See Kamakana v. City & Cnty. of Honolulu, 447 F.3d 1172, 1179–80 (9th Cir.2006) (holding parties to a lower standard when they seek to file under seal documents attached to non-dispositive rather than dispositive motions);
see also Seattle Times Co. v. Rhinehart, 467 U.S. 20, 33, 104 S.Ct. 2199, 81 L.Ed.2d 17 (1984) (holding that a protective order prohibiting the disclosure of pretrial discovery does not offend the First Amendment). We see no basis, however, for affording a lower level of First Amendment protection to a subpoenaed deponent than to a witness at trial. Both offer sworn testimony. Both have the potential to “ ‘bring[ ] to light potential or actual discrimination, corruption, or other wrongful conduct by government agencies or officials.’ ”
Clairmont, 632 F.3d at 1104 (quoting
Alpha Energy Savers, 381 F.3d at 925). Both “contribute in some way to the resolution of a proceeding in which a matter of public concern is at issue.”
Id. (quoting
Robinson, 566 F.3d at 823). Furthermore, while the public may not have immediate access to private deposition testimony, such testimony may later become a matter of public judicial record, for example if attached to a summary judgment motion.

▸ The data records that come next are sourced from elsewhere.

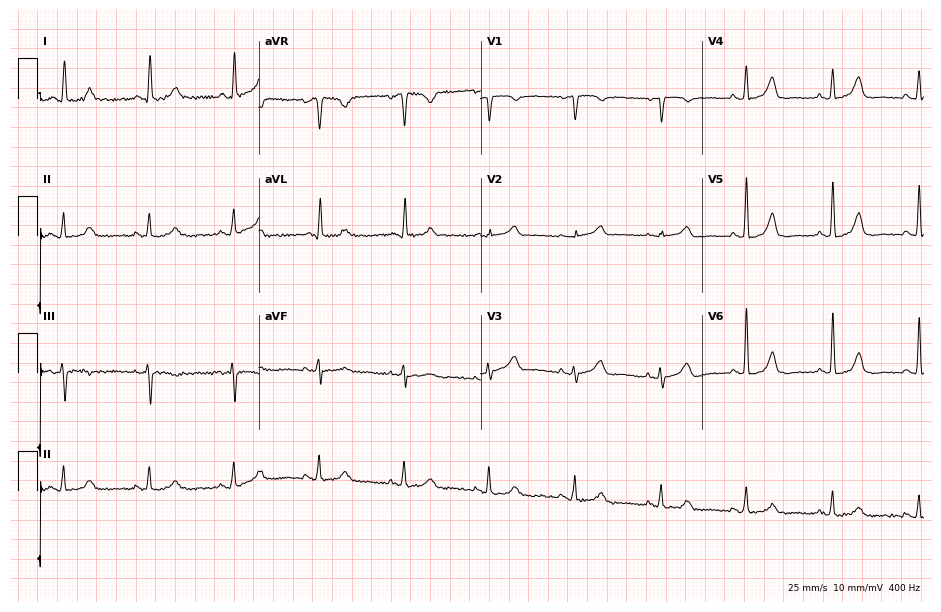
ECG — a female, 82 years old. Labelled as a normal ECG.
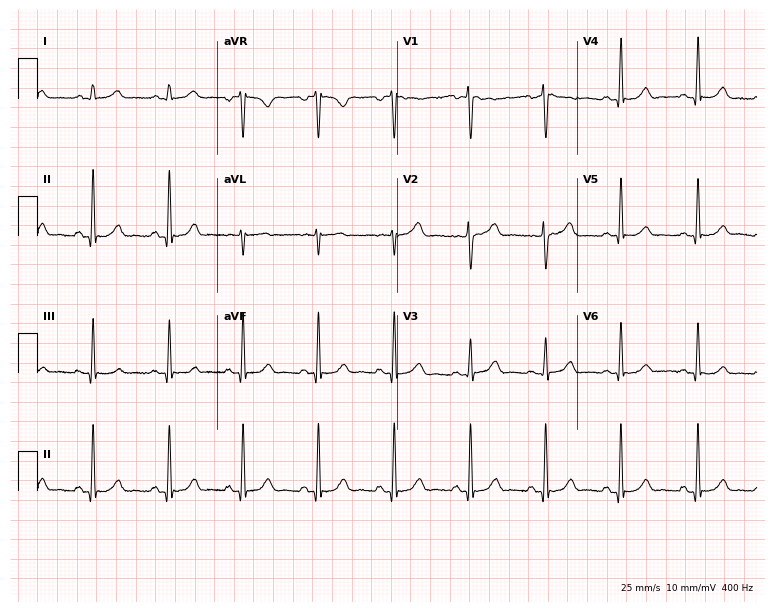
Electrocardiogram, a female, 30 years old. Overall reading on record: normal ECG.
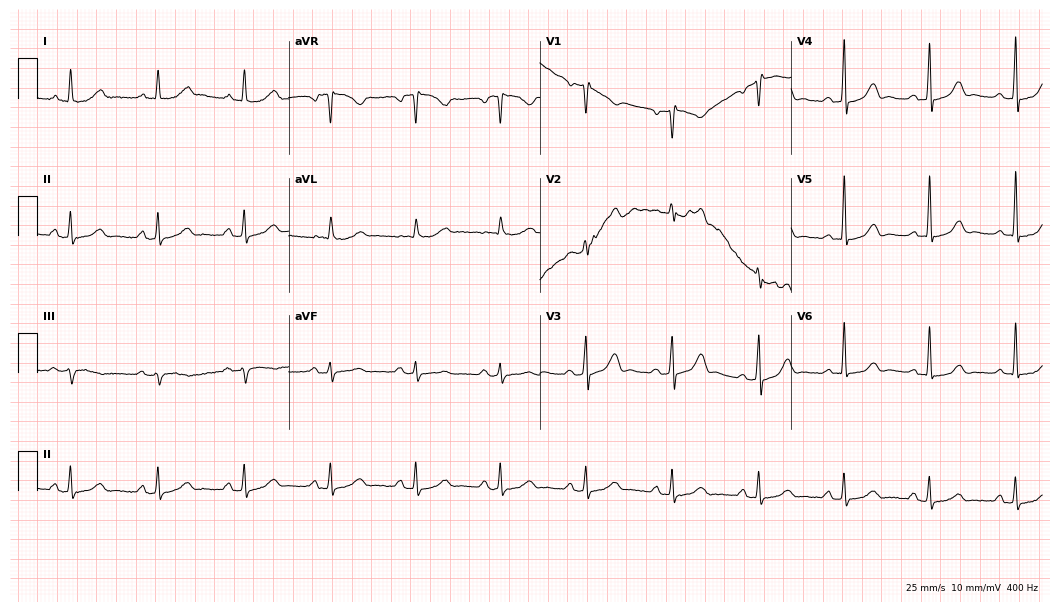
Resting 12-lead electrocardiogram. Patient: a 52-year-old male. Read as a normal ECG.
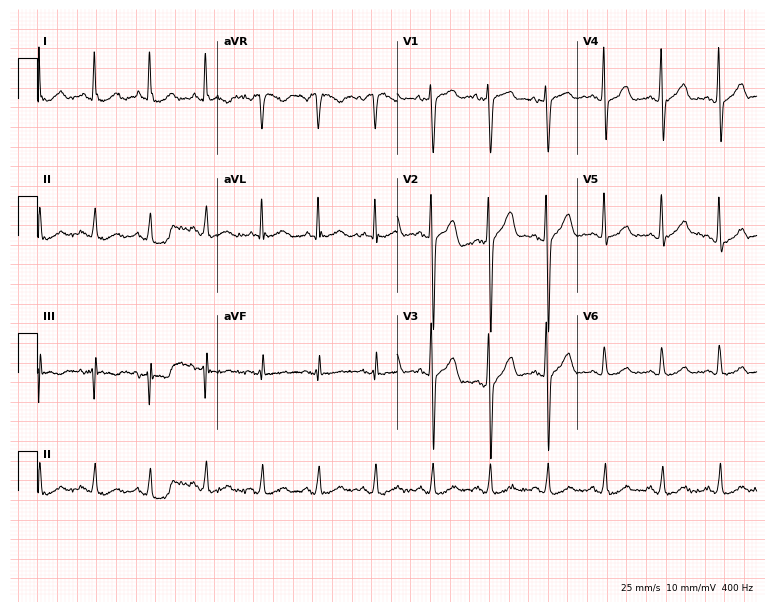
Electrocardiogram (7.3-second recording at 400 Hz), a male, 40 years old. Of the six screened findings (first-degree AV block, right bundle branch block (RBBB), left bundle branch block (LBBB), sinus bradycardia, atrial fibrillation (AF), sinus tachycardia), none is recorded. Other findings, if any, are not listed.
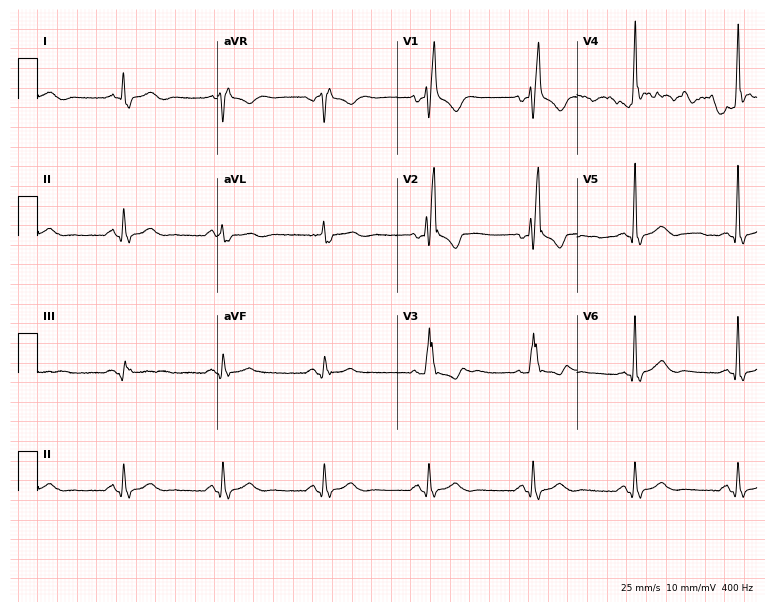
Resting 12-lead electrocardiogram (7.3-second recording at 400 Hz). Patient: a male, 69 years old. The tracing shows right bundle branch block.
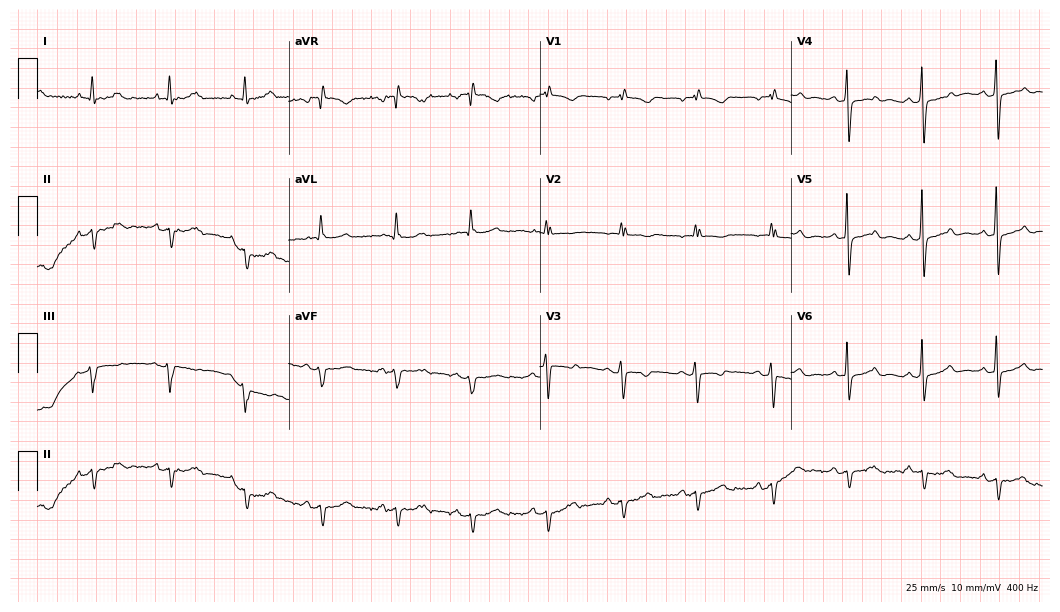
12-lead ECG from a female patient, 66 years old. Screened for six findings — first-degree AV block, right bundle branch block, left bundle branch block, sinus bradycardia, atrial fibrillation, sinus tachycardia — none is recorded.
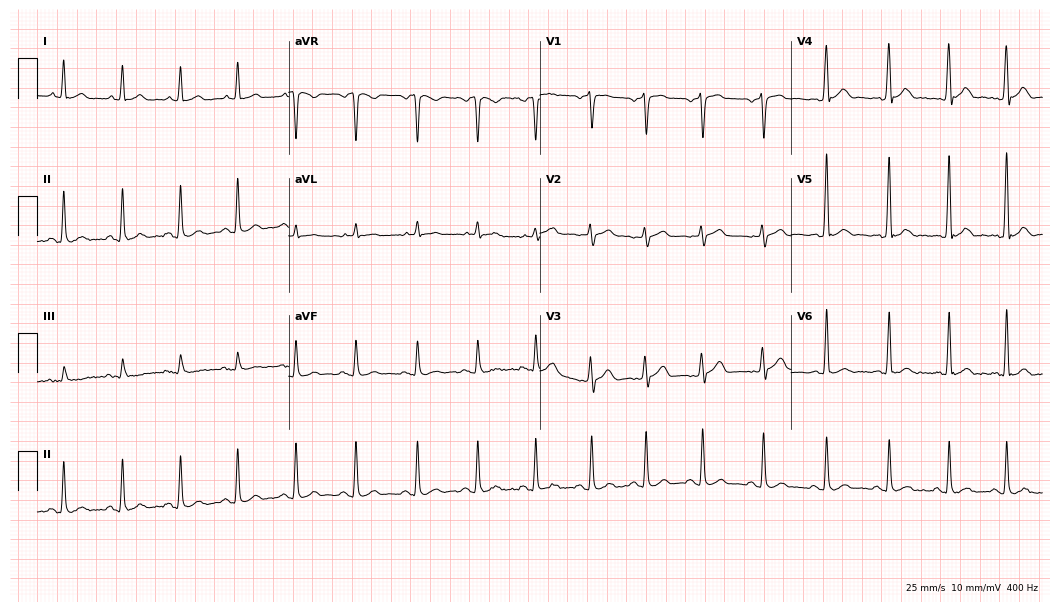
Electrocardiogram, a 38-year-old man. Of the six screened findings (first-degree AV block, right bundle branch block, left bundle branch block, sinus bradycardia, atrial fibrillation, sinus tachycardia), none is recorded.

See Kamakana, 447 F.3d at 1179–80. At that point, the deposition testimony would reach as broad an audience as would the courtroom testimony.
Cf. Desrochers, 572 F.3d at 714 (explaining that, while not dispositive, one factor to be weighed is whether the speech is made publicly or to a limited audience). A rule protecting an employee from retaliation for her deposition testimony only after the testimony had been made part of the public record would be both unworkable and unjustified.